0👍
first of all, I need to correct myself, dispatch is an action, it is asynchronous, so you’re correct to use promises with them. (I’m used to mapping actions, so I don’t see them much)
anyway, the point of promises was to alleviate the “callback hell”. so if your structure is nested like this:
- action
- action
- action
- action
- action
- action
you’re defeating the point of using a promise in the first place.

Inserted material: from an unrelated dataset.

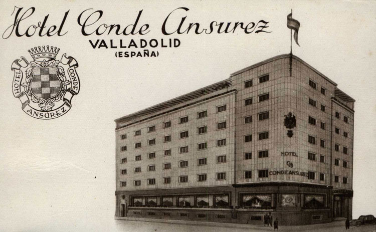 Hotel Conde Ansúrez - Valladolid - Tarjeta Postal - Huecograbado Fournier - Vitoria. Valladolid. Hotel Conde Ansúrez - Tarjeta postal. Papel 137 x 90 B/N

Instead the point is to chain them in a readable fashion like so
- action
- action
- action
- action
actions: {
loadRoamingHistory: function loadRoamingHistory(context, roamingFilter): Promise<Array<RoamingHistoryEvent>> {
return store.dispatch('network/loadNetworks')
.then(() => {
return store.dispatch('country/loadCountries')
})
.then(() => {
return providerApi.loadRoamingHistory(roamingFilter)
})
.then(data => {
// read already loaded networks and countries from store
let networks = context.rootState.network.networks;
let countries = context.rootState.country.countries;
// .. some data processing using informations from
// networks and countries request, that are not allways available at this point..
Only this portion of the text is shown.